La France remplace 2,5 millions de postes Windows par Linux : une cartographie détaillée du changement
La France se lance dans une opération d’envergure pour désinstaller Windows de ses administrations et remplacer massivement par Linux. Ce n’est pas une simple lubie : c’est une stratégie claire pour se libérer de la dépendance aux géants américains du logiciel. Le Gouvernement veut maîtriser son destin numérique et ça va faire du bruit !
La fin de Windows dans la sphère publique française, un tournant majeur
On arrête pas le progrès, mais là, c’est vraiment du changement de taille. La Direction interministérielle du numérique (DINUM) a annoncé que Windows laissera place à Linux sur des millions de postes de travail.
Attention, on parle pas d’un basculement immédiat et global, mais d’une migration revanche, progressive, coordonnée par chaque ministère.
Le chef de la manœuvre, David Amiel, a été clair : « L’État ne peut plus se contenter de subir sa dépendance, il doit s’en affranchir. » Voilà qui met les choses à plat sans détour.
Un passif solide : GendBuntu, la preuve par l’exemple
Pour ceux qui connaissent l’informatique en France, la Gendarmerie nationale est déjà en terrain conquis depuis longtemps. Depuis 2008, plus de 100 000 postes tournent sous GendBuntu, une distro Linux sur Ubuntu maintenue maison.
Ce projet ancien est un vrai modèle : il a prouvé stabilité et économies concrètes, estimées à 2 millions d’euros par an par rapport aux coûts sous Windows 11.
Alors quand DINUM parle d’un Linux généralisé, c’est en s’appuyant sur ce socle testé sur le terrain !
FranceOS : une distribution personnalisée pour sécuriser la souveraineté numérique
On passe à l’étape suivante avec FranceOS, le nom officieux donné à cette future distribution basée sur Ubuntu 26.04 LTS. Linux 7.0 en kernel, GNOME 50 en interface, Wayland qui remplace X11… C’est du lourd.
Oubliez le bricolage à base de versions obsolètes : c’est du système pensé pour durer et tenir la charge des administrations.

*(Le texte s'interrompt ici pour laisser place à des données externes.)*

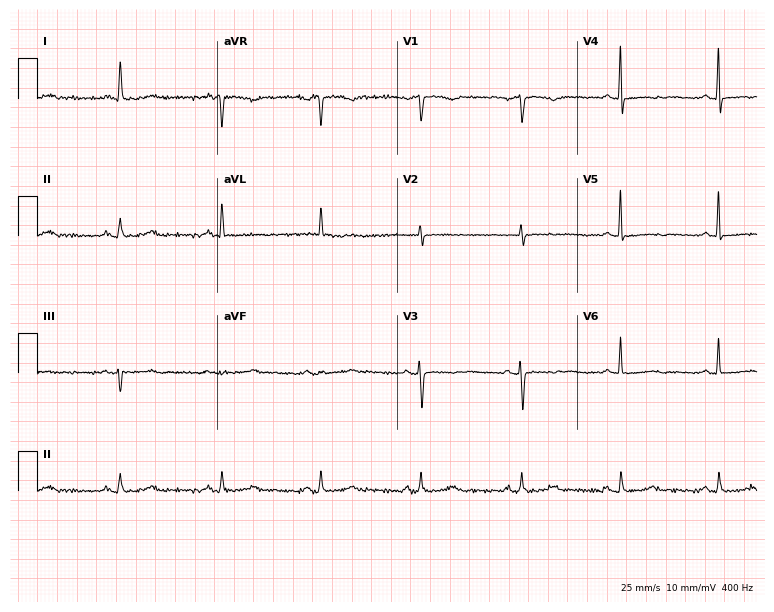
ECG — a female, 82 years old. Screened for six findings — first-degree AV block, right bundle branch block (RBBB), left bundle branch block (LBBB), sinus bradycardia, atrial fibrillation (AF), sinus tachycardia — none is recorded.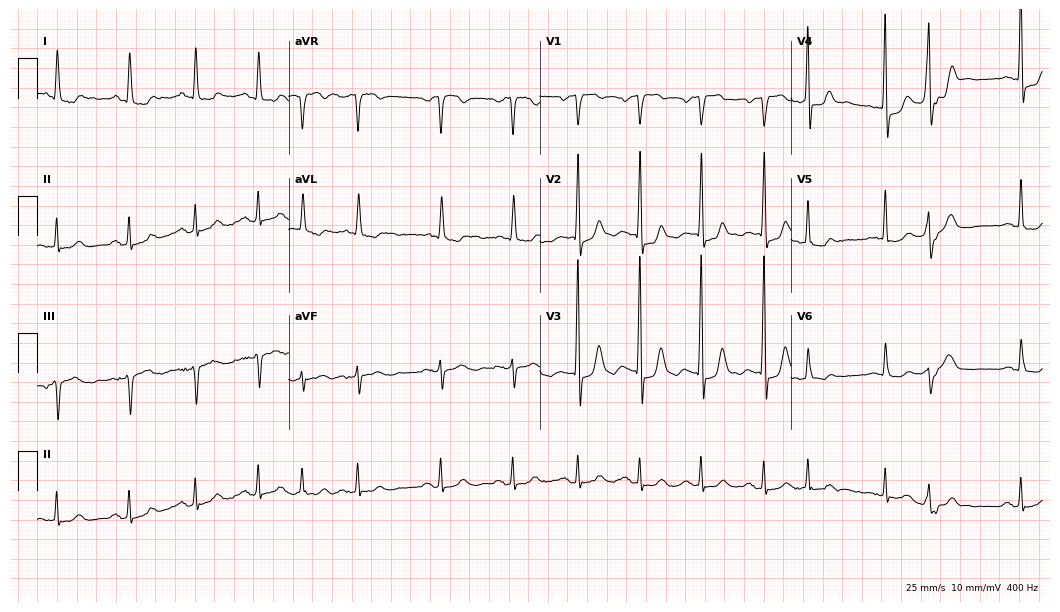
Electrocardiogram (10.2-second recording at 400 Hz), a woman, 83 years old. Overall reading on record: normal ECG.

Et question applications, c’est tout un écosystème Made in France qui est intégré pour couvrir bureautique, communication, stockage et travail collaboratif.
La Suite Numérique : la riposte open-source aux géants américains
Avec La Suite Numérique, la France déploie sa panoplie souveraine de logiciels : Tchap pour la messagerie sécurisée, Visio pour les visioconférences, Docs pour l’édition partagée, Grist pour les feuilles de calcul avancées et plus encore.
Chaque outil est taillé pour répondre aux exigences du service public, tout en restant ouvert et hébergé en Europe, hors influence américaine.
Une vraie brique dans la construction d’un service digital national, hérité de longues années d’usage public et spacieux pour accueillir un maximum d’utilisateurs.
Un chantier colossal, mais une économie bienvenue
On parle de 2,5 millions de postes qui devront progressivement quitter Windows. Certes, DINUM commence avec environ 350 machines en interne, histoire de roder la transition sans se planter.
Le plus gros reste à faire mais chaque ministère est obligé de présenter ses plans avant la fin de l’année. Pas question de reculer sur cette ambition.
Si la généralisation se confirme, la France pourrait économiser plus de 40 millions d’euros annuels en licences uniquement. Sans compter la souveraineté retrouvée, c’est un double jackpot !
Pourquoi cette rupture technologique est nécessaire ?
Au-delà des économies, la méfiance envers les grandes firmes américaines pèse lourd. Microsoft change souvent ses règles, ses systèmes, ce qui complique la gestion des infrastructures publiques.
Le système Linux représente une flexibilité appréciée par les administrateurs expérimentés qui n’ont pas peur de mettre les mains dans le cambouis.
C’est aussi un gage de sécurité renforcée et un outil pour garder le contrôle sur ses données face aux pressions et déluges de données internationales.